Inoltre, se consideriamo la vetustà delle “opere d’arte” infrastrutturali esistenti sulla rete stradale, autostradale e ferroviaria del nostro Paese, possiamo dire ad oggi, con assoluta certezza, che almeno il 50% di esse ha un’età superiore ai 50 anni, contro la media dei Paesi del G7 che si attesta sui 20 o 30 anni.
Ecco perché il tragico evento del 14 agosto del 2018 ha di fatto “aperto gli occhi” delle istituzioni sul reale stato delle nostre infrastrutture incidendo sull’agenda politica da intraprendere per cercare di recuperare il recuperabile.
Così, come una Fenice, nasce l’idea di uno strumento tecnologico, open data, atto in primo luogo a censire l’esistente e in secondo luogo a catalogarne i dati dei rilievi che consentano di avere uno sguardo d’insieme certamente più attento e reale e che permetta, soprattutto, di intervenire secondo un’analisi prioritaria gli interventi da porre in essere.

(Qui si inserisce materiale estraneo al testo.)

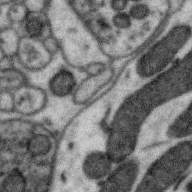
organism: Zebra finch
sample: Brain
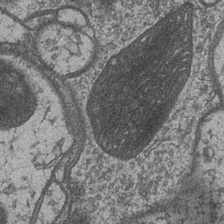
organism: Drosophila
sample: Optic medulla
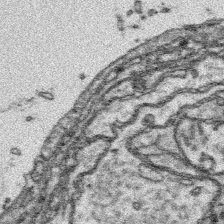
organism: Platynereis dumerilii
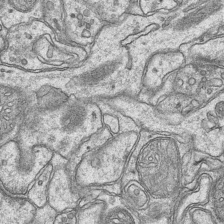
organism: Mouse
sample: CA1 Hippocampus
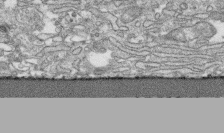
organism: Human
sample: CRL-1474
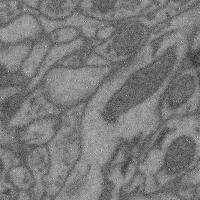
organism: Mouse
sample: Cerebral cortex
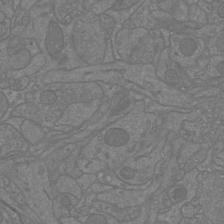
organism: Mouse
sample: Cortical neurons
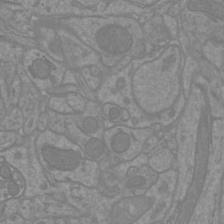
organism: Mouse
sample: Cortical neurons
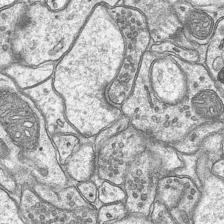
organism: Mouse
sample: CA1 Hippocampus
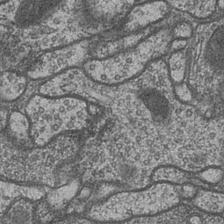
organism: Drosophila
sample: Optic medulla
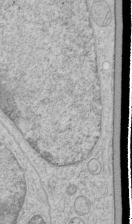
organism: Human
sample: Mitochondria in HCT116 cells
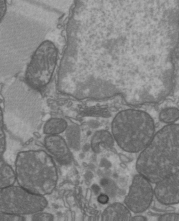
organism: C57BL Mouse
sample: Heart
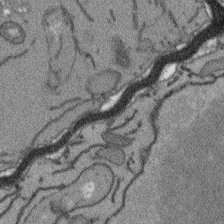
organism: Arabidopsis thaliana
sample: Root tip
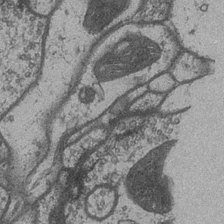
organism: Drosophila
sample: Optic medulla
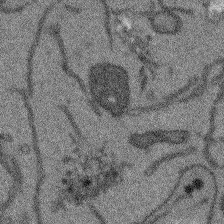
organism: Arabidopsis thaliana
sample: Root tip
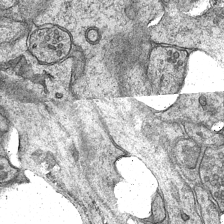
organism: Mouse
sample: CA1 Hippocampus
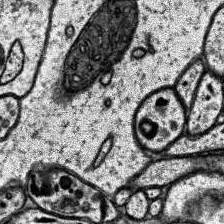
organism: Human
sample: Temporal Lobe
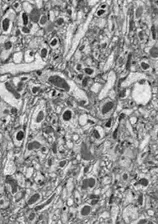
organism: Drosophila
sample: Optic lobe
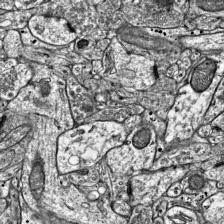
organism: Mouse
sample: Visual Cortex
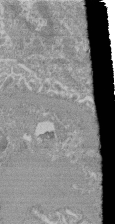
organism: Mouse
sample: Glomerulus
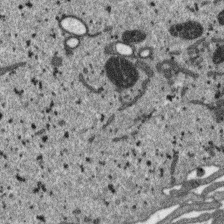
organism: Human
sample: Lung epithelial cells infected with SARS-CoV-2
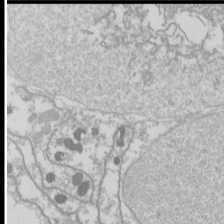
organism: Drosophila
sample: Cell division; meiosis; drosophila spermatocytes
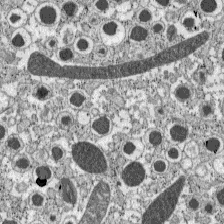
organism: C57BL Mouse
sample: Pancreatic islet
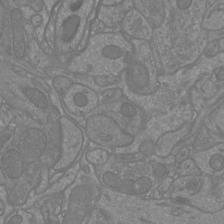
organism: Mouse
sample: Cortical neurons
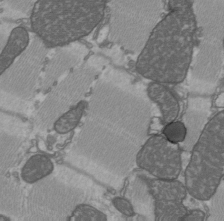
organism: C57BL Mouse
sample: Heart
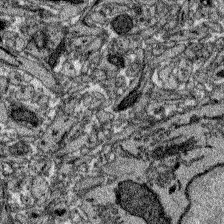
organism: Zebrafish
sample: Larval olfactory bulb
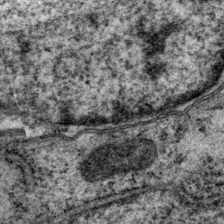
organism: P. pacificus
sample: Pharynx
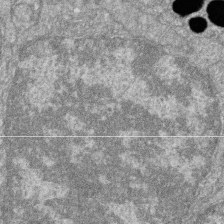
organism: Zebrafish
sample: Cilia; retinal pigment epithelium
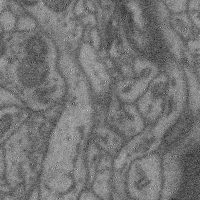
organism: Mouse
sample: Cerebral cortex
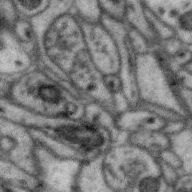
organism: Zebra finch
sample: Brain
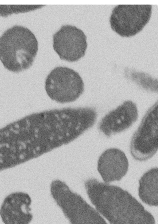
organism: E. coli
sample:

Parlo di manutenzione programmata, concetto pressoché sconosciuto fino al giorno della tragedia del viadotto del Polcevera. Mi riferisco all’istituzione dell’AINOP (Archivio Informatico Nazionale delle Opere Pubbliche) disciplinato dall’articolo 13 del decreto-legge 28/09/2018 n.109 (cd. decreto Genova) attuato successivamente nel 2019 con decreto del Ministero delle infrastrutture e della mobilità sostenibile n. 430.

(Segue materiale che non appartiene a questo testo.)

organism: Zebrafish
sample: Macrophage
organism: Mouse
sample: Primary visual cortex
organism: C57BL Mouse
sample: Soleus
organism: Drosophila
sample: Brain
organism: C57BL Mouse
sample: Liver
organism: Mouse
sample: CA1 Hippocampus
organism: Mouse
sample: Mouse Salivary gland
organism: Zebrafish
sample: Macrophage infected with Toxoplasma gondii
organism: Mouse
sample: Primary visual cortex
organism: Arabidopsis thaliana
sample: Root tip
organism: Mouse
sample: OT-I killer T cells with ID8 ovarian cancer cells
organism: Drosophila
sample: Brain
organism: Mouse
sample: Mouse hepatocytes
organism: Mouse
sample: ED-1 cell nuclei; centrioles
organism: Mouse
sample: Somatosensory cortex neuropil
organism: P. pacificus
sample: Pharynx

Si tratta di un contenitore informatico riguardante ogni informazione utile a comprendere lo stato di un’opera, il suo grado di sicurezza per la pubblica incolumità, il tipo di reazione che il manufatto genera al verificarsi di eventi ad esso circostanti, in altre parole: la sua resilienza.
Tutto questo oggi è possibile grazie all’ausilio di nuove tecnologie sensoristiche, satellitari, che sfruttano la scienza, l’informatica, la digitalizzazione, iCloud e anche l’intelligenza artificiale e blockchain che si adattano perfettamente al citato AINOP. E non è tutto.

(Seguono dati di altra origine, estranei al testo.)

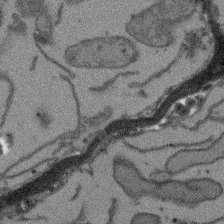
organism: Arabidopsis thaliana
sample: Root tip
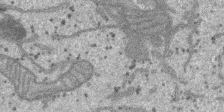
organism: Human
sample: Lung epithelial cells infected with SARS-CoV-2
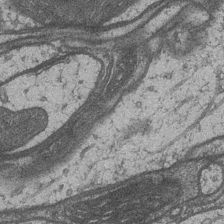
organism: Drosophila
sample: Optic medulla
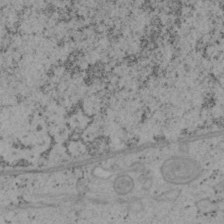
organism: Human
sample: HeLa cells
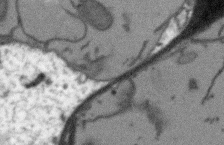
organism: Arabidopsis thaliana
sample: Root tip
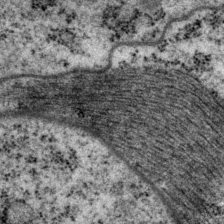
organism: P. pacificus
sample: Pharynx
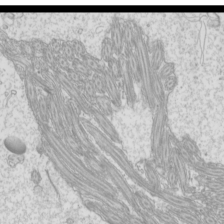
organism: Mouse
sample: Cilia; mouse epididymis
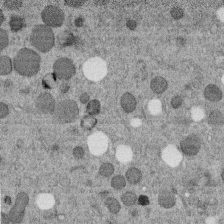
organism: C. elegans
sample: C. elegans embryo early stage
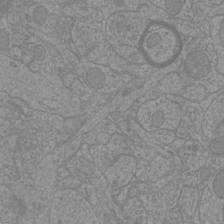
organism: Mouse
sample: Cortical neurons
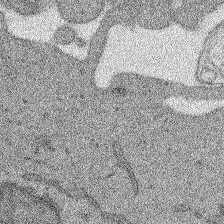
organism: Human
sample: HeLa cells
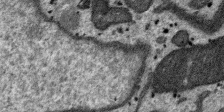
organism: Human
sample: Lung epithelial cells, uninfected (mock) control
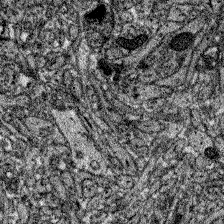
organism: Zebrafish
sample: Larval olfactory bulb
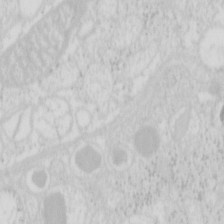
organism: Mouse
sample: Pancreas
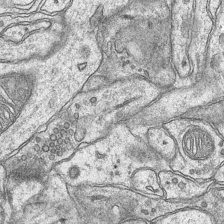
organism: Mouse
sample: CA1 Hippocampus
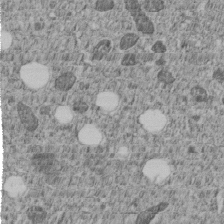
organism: C. elegans
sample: C. elegans embryo early stage
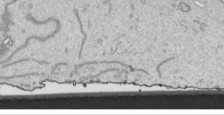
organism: Human
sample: Mitochondria in HCT116 cells
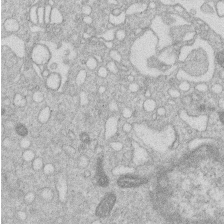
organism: Human
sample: Macrophage cells
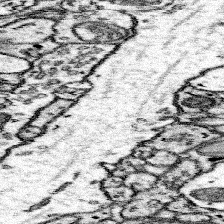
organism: Mouse
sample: Somatosensory cortex neuropil
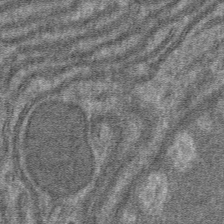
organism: Mouse
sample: Mouse hepatocytes
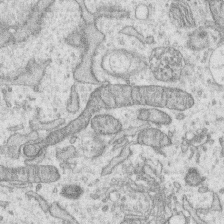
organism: Human
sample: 1205lu cells
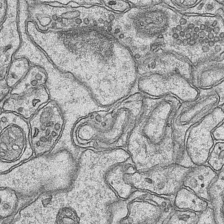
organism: Mouse
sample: CA1 Hippocampus
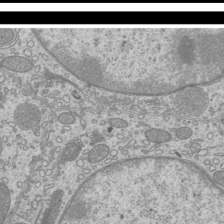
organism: Mouse
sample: Cilia; mouse epididymis
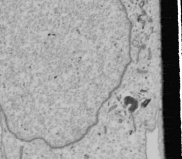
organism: Human
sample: Mitochondria in U2OS cells
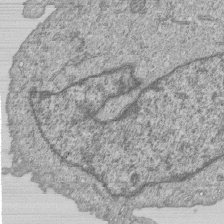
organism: Human
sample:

Per dare seguito al percorso iniziato, nel luglio del 2022 sono state adottate, con decreto ministeriale, le Linee guida per la classificazione e la gestione del rischio, la valutazione della sicurezza ed il monitoraggio dei ponti esistenti. Come dicevo, si tratta di una nuova era che, con un pizzico di orgoglio per me che le ho viste nascere, si affaccia nel campo dell’edilizia pubblica e che con l’affinamento delle migliori pratiche tecnologiche riuscirà a garantire maggiore sicurezza agli utenti, maggiore resilienza dei manufatti e migliori prospettive di resa in termini di vita utile dell’opera stessa.
Sempre in un’ottica di sicurezza e resilienza delle infrastrutture autostradali, Aspi, al fine del monitoraggio della rete, si avvarrà di una piattaforma che utilizzerà l’intelligenza artificiale di IBM, di droni, di IoT (Internet of Things) e modellazione digitale 3D per consentire le attività di sorveglianza e monitoraggio di oltre 4.500 opere presenti sulla rete autostradale di ASPI.
Per concludere, va data menzione al programma sperimentale “Falco” di Gruppo Autostrade per l’Italia che, tramite l’impiego di droni, permette di inviare flussi video in tempo reale direttamente al Centro Radio Informativo, consentendo di monitorare lo stato della viabilità anche in tratti autostradali lungo i quali non sono disponibili telecamere. L’iniziativa, avviata in area ligure, ha previsto l’esecuzione di voli notturni e il monitoraggio di transiti eccezionali anche in corrispondenza di cantieri.
È il caso di dirlo: è l’inizio di una nuova era!